Sein Valentin
L'importance de la rose rouge comme « fleur des amoureux » est solidement ancrée. Mais à la Saint-Valentin, sa poésie se voit édulcorée quand tous les Roméo de Joliette vont acheter des roses à la sauvette. La rose perd de son teint parce qu'ils se donnent bonne conscience, parce qu'ils font rougir leur Juliette sans trop d'effort et parce qu'ils se vautrent dans l'évidence de faire la chose.
Pour toutes ces raisons, j’annonce officiellement que si la tendance se maintient, mercredi, le 14 février, à 18h15, je ne recevrai pas de roses rouges pour la fête de l’amour.

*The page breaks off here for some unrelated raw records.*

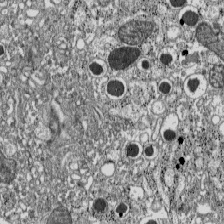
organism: C57BL Mouse
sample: Pancreatic islet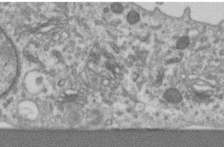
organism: Human
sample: Centriole in RPE cells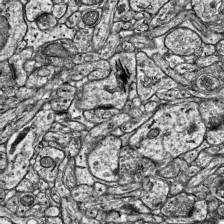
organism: Mouse
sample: Visual Cortex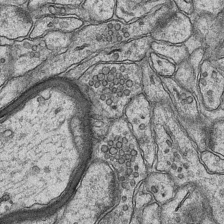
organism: Mouse
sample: CA1 Hippocampus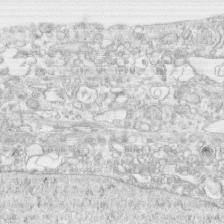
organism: Human
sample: CRL-1474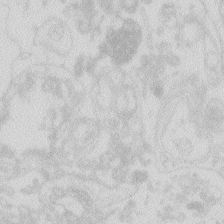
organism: Zebrafish
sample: Macrophage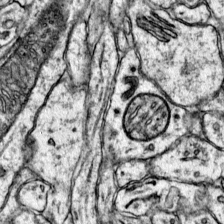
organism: Mouse
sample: Primary visual cortex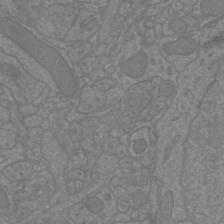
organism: Mouse
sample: Cortical neurons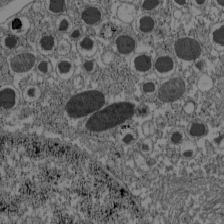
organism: C57BL Mouse
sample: Pancreatic islet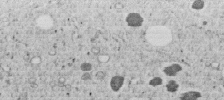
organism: C. elegans
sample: C. elegans embryo early stage

Il dit que c’est cliché. Qu’il n’a sûrement pas besoin d’une date sur un calendrier pour offrir des roses à celle qu’il aime. Pas question d'offrir des fleurs par décret, ni même par regret. Par amour seulement, à tous les jours, un 7 juin ou un 16 octobre. De mon côté, j’avoue que la fête –et son suave cortège de fleurs— dégagent un fort parfum commercial. Mais je reconnais qu’il est incontestable qu’elle satisfait un besoin de romantisme. Et… il n'est pas mauvais de consacrer une journée entière à la romance. D'où la rose rouge. Souveraine, elle vient jouer un rôle primordial dans l'expression poétique de l’amour.
La rose peut également concourir à guérir les femmes. Les pouvoirs curatifs de la rose étaient bien connus par les Asiatiques des siècles derniers. Dans le plus ancien livre chinois du monde, les roses étaient considérées comme un remède. Vrai. En 2006, la vente de roses le jour de la Saint-Valentin a permis à la Fondation du cancer du sein du Québec d'amasser plus de 40 000 $. Alors que tous les Roméo (et Jules) se le tiennent pour dit: d’accord pour les roses si c’est pour la bonne cause. Celle de la Sein Valentin.